▶ Directions for this task: Skip the images and return the records below exactly.

▶ Exercise inputs:
__________

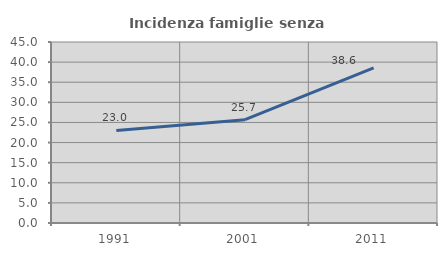
| Category | Incidenza famiglie senza nuclei |
|---|---|
| 1991.0 | 23.026 |
| 2001.0 | 25.676 |
| 2011.0 | 38.562 |
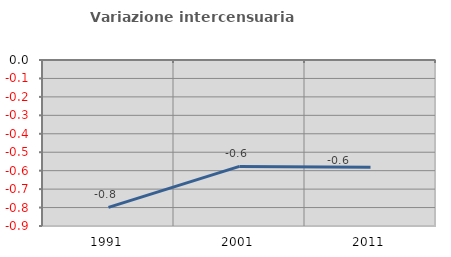
| Category | Variazione intercensuaria annua |
|---|---|
| 1991.0 | -0.799 |
| 2001.0 | -0.577 |
| 2011.0 | -0.582 |

__________

▶ Written solution:
| Category | Incidenza famiglie senza nuclei |
|---|---|
| 1991.0 | 23.026 |
| 2001.0 | 25.676 |
| 2011.0 | 38.562 |
| Category | Variazione intercensuaria annua |
|---|---|
| 1991.0 | -0.799 |
| 2001.0 | -0.577 |
| 2011.0 | -0.582 |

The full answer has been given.